Goldman Sachs has a private cloud spanning data centers around the world. These data centers house a large number of cooperating hardware and software components, such as hosts, storage devices, network links, databases, message queues, caches, load balancers, etc. All of these components have finite capacity, and the exhaustion of this capacity could impact the resilience of necessary applications. Furthermore, in some cases, provisioning additional capacity can require some time, and hence it cannot be performed reactively in real-time (that is, immediately post exhaustion). Ideally, any approach to guarantee the availability of sufficient capacity must be proactive.
Viable approaches must also be sufficiently accurate, so as to not overwhelm users with notifications or lead to costly over-provisioning of resources, while not missing any potential capacity exhaustion scenarios. Such approaches must also be designed to handle the vagaries in resource utilization and be able to distill the signal from the noise.

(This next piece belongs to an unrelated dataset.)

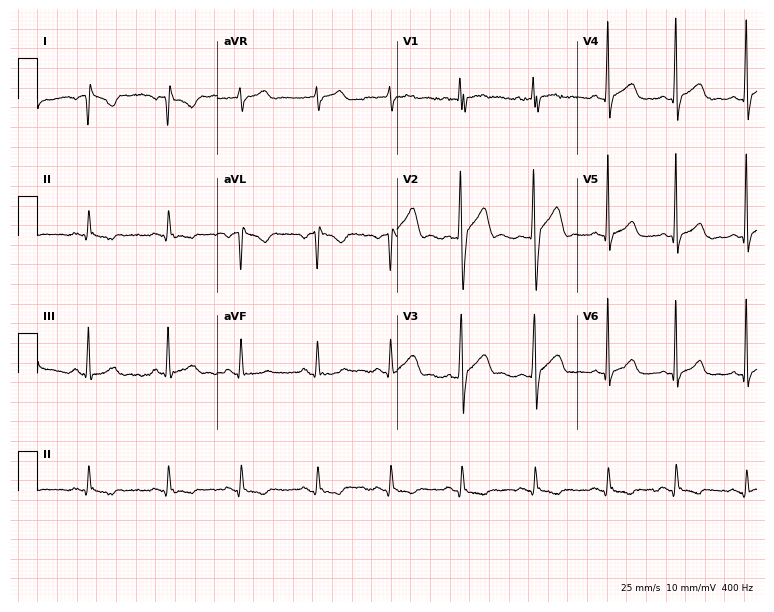
Resting 12-lead electrocardiogram. Patient: a male, 27 years old. None of these six findings is recorded: first-degree AV block, right bundle branch block (RBBB), left bundle branch block (LBBB), sinus bradycardia, atrial fibrillation (AF), sinus tachycardia.
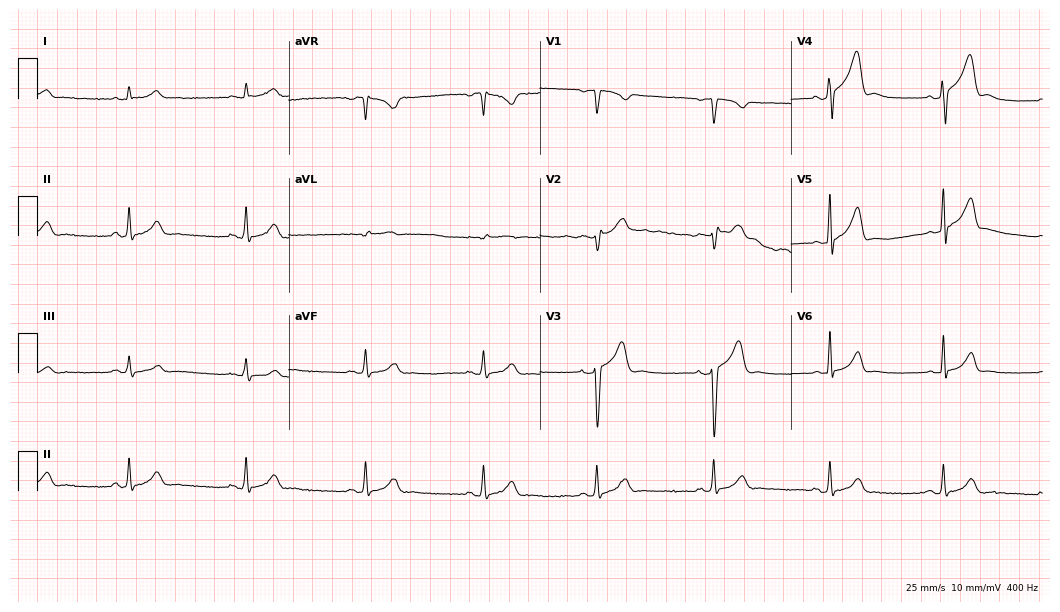
ECG (10.2-second recording at 400 Hz) — a 53-year-old man. Screened for six findings — first-degree AV block, right bundle branch block, left bundle branch block, sinus bradycardia, atrial fibrillation, sinus tachycardia — none is recorded. Findings outside these six are not listed.

In this blog post, we will explore a novel machine learning-based forecasting pipeline that uses a diverse array of techniques, including a patent pending change point detection algorithm to predict capacity outages ahead of time, thereby enabling infrastructure owners to take preventive action. Additionally, we also discuss how we apply the same forecasting approach to detect whether the real-time utilization of these components is anomalous and requires immediate attention. Such situations of anomalous behavior largely arise when the utilization surges significantly which results in bringing the component to the verge of exhaustion. In these cases, our system raises real-time alerts that notify owners about the anomalous behavior, thereby enabling them to temporarily mitigate the issue(s) while longer-term solutions are planned.

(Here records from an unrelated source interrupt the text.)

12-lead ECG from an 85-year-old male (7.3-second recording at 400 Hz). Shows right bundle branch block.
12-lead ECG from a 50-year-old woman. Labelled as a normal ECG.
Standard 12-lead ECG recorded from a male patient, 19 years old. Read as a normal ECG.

In order to explain the approach we took when building the system, we will use the following problem statement: Given the past space utilization for a database (example - figure 1), predict when its space utilization is likely to hit 100%. This information can be used to trigger alarms early and give database administrators enough time to mitigate the issue by provisioning additional capacity, reducing consumption through archiving, and so on.
This problem statement is a classic, well-studied machine learning problem called time series forecasting. A time series captures the variation of a metric over time. For our problem, the metric would be the database space utilization, and the time series would describe its variation over a long period of time. Time series forecasting is the problem of making predictions about the future values of a metric by identifying patterns present in its past behavior. For example, for the time series in Figure 2, we identify a steady upward growth demarcated by the red line in the below image (more on this below). We use this upward growth pattern to make predictions into the future - represented by the green line in Figure 2.

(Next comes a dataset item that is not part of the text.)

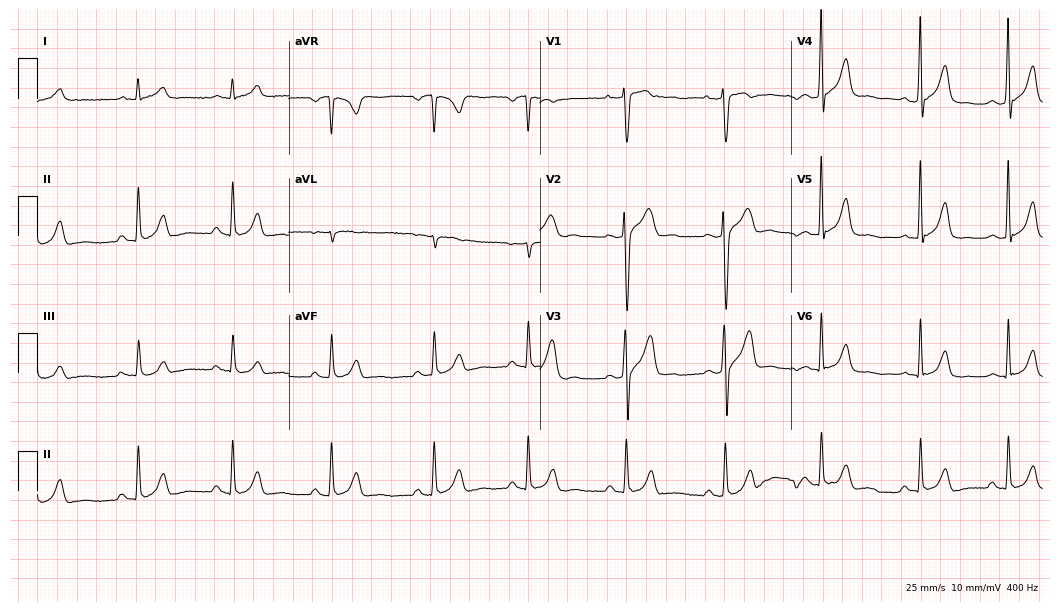
Electrocardiogram (10.2-second recording at 400 Hz), a man, 36 years old. Overall reading on record: normal ECG.
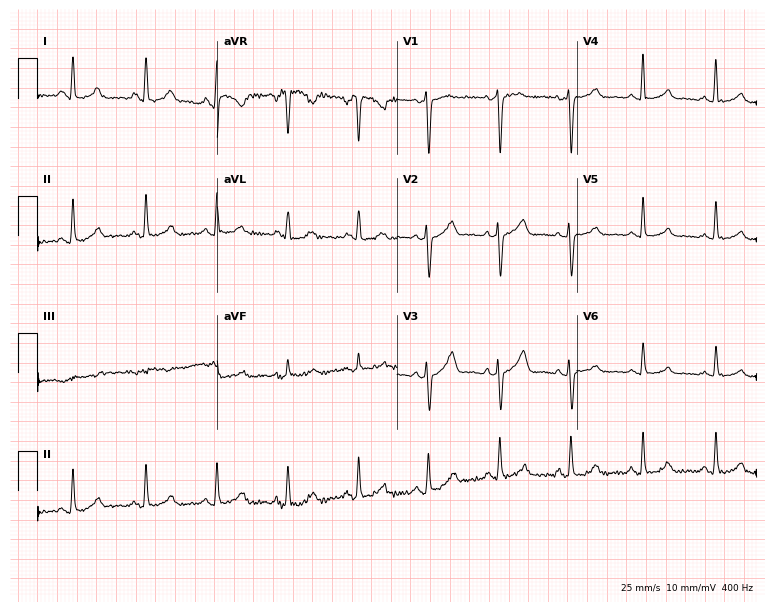
ECG (7.3-second recording at 400 Hz) — a 37-year-old woman. Screened for six findings — first-degree AV block, right bundle branch block, left bundle branch block, sinus bradycardia, atrial fibrillation, sinus tachycardia — none is recorded.

In other words, the green line represents an approximate estimate for the utilization of this database in the near future, and this estimate can then be used to predict the future date of a potential capacity outage. This prediction is the valuable information that time series forecasting provides.
As with most machine learning problems, our approach towards a solution began with the exploration of a large dataset of past utilization time series for various kinds of infrastructure components. We looked for various kinds of patterns that might exist (such as the steady upward growth that we just discussed). For each of these patterns, we researched and narrowed down the appropriate machine learning techniques to maximize the accuracy of our prediction. Finally, after numerous rounds of backtesting and validation with these techniques, we built a system that makes high-quality forecasts for infrastructure utilization.
Some of the fundamental time series patterns that we identified during data exploration are listed in Table 1. Any time series we encounter can be a combination of one or more such fundamental patterns. Moreover, each of the patterns presents its own challenge, and needs distinct machine learning techniques to model. In this blog post, we will cover only some of the modeling techniques.
Figure 3(a): Pattern = Trend; Definition = Continuous growth / reduction in utilization.
Figure 3(b): Pattern = Change point; Definition = Sudden shift in utilization in short spans of time.
Figure 3(c): Pattern = Seasonality; Definition = Periodic patterns in utilization over time.
We will use the two time series in Figure 4 to explain the step-by-step architecture of the machine learning system. The time series in Figure 4(a) has seasonality (a repeating component) and a trend, while the time series in Figure 4(b) has seasonality, a trend, and a change point (sharp jump) around Day Number 50.
To begin, the model extracts the seasonal component (a periodic pattern of the kind displayed in Figure 3(c)) from these time series in Figure 4. This breaks down the overall time series into two pieces - the part of the time series that repeats periodically and whatever is left over. This is highlighted in Figure 5, where the top plot shows the percentage utilization for a disk, the middle shows its extracted seasonal component, and the bottom shows the leftover component.
Note that when we sum up the two components - the middle seasonal component and the bottom leftover component, we will get the top overall time series. That is,
Overall time series (Top) = A Seasonal Component (Middle) + A Leftover Component (Bottom)
In order to extract the middle seasonal component (the one that periodically repeats), we use a couple of well-studied machine learning techniques known as Seasonal-Trend Decomposition (more info here, here, and here) and Periodogram Estimation (more info here and here).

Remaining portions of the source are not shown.